My dish will be similar to Huevos Rancheros, except that I'm not going to mix the huevos, the chorizo, the pico de gallo, and some other ingredients for which I do not know the Spanish words.  That way, I can satisfy the different tastes of ME, Mrs. Chef G, and Son of Chef G. who is visiting us this month.  

I already know Mrs.
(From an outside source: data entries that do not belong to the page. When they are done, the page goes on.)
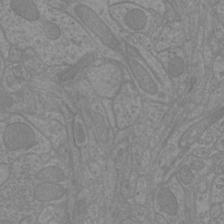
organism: Mouse
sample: Cortical neurons
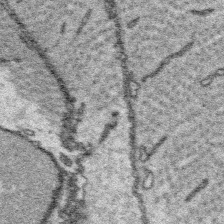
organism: Platynereis dumerilii
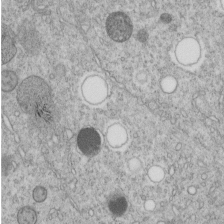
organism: C. elegans
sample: C. elegans embryo early stage
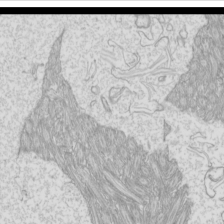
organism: Mouse
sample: Cilia; mouse epididymis
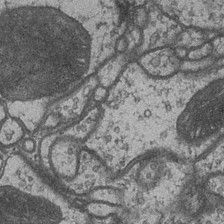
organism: Drosophila
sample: Optic medulla
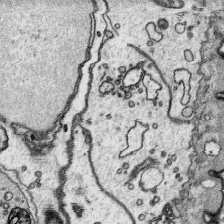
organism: Platynereis dumerilii
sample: Parapodia
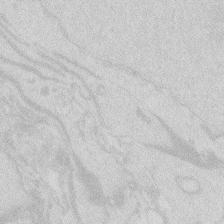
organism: Zebrafish
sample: Macrophage
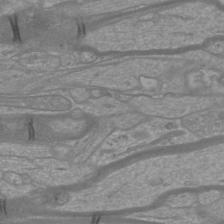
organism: Mouse
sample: Cortical neurons
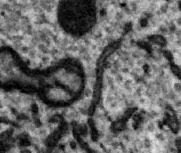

Chef G. won't like the spicy chorizo sausage.  Son of Chef G. is not a fan of avocado.  Chef G. himself, though, selfishly likes everything he'll be preparing.  The great thing about my recipe is that each one of us can choose his or her own delicious ingredients to put on our plates.  NICE!

Probably the most important thing is to make your pico de gallo a day in advance.  That gives the flavors of tomato, onion, garlic, cilantro, orange bell pepper, jalapeno pepper, and lime juice time to meld in the refrigerator overnight.


I don't mean to brag, but my pico de gallo salsa is the BEST.


The real fun begins the next day.  That's when you go to the local food co-op and buy some organic eggs, onions, avocados, and Beeler's chorizo sausage.  I specify Beeler's because I just read that company has been "raising the perfect pig since Iowa became a state."  In addition, it's "quite possibly the best tasting chorizo on the planet."  I'm too lazy to verify either one of those claims but, being an Iowa expat, I'm willing to accept them as a true facts.





When you get home, put about 1/2 pound of the Iowa chorizo sausage into a hot pan, break it up, and cook it for exactly eight minutes.  Then set it aside for the next steps.


Crack a bunch of eggs into a bowl with a 1/4 cup of milk and a couple dashes of salt and pepper.  Whisk it all like crazy.  



After admiring the result of your whisking, pour the egg mixture into a pan with melted butter.  For tenderest and fluffiest results, don't stir the eggs, fold them.



Next, cut open an avocado, remove the pit, and slice the cool green fruit.


You can garnish with green onions and cilantro if you want.  You can eat the components separately if you want.  You can stir them all together if you want.  You can also put the ingredients on top of a tortilla and add refried beans if you want.  In other words, with Chef G.'s version of Huevos Rancheros you can do whatever you want. 

Thank you for watching, and please pay attention to the following ad from one of my big-money sponsors.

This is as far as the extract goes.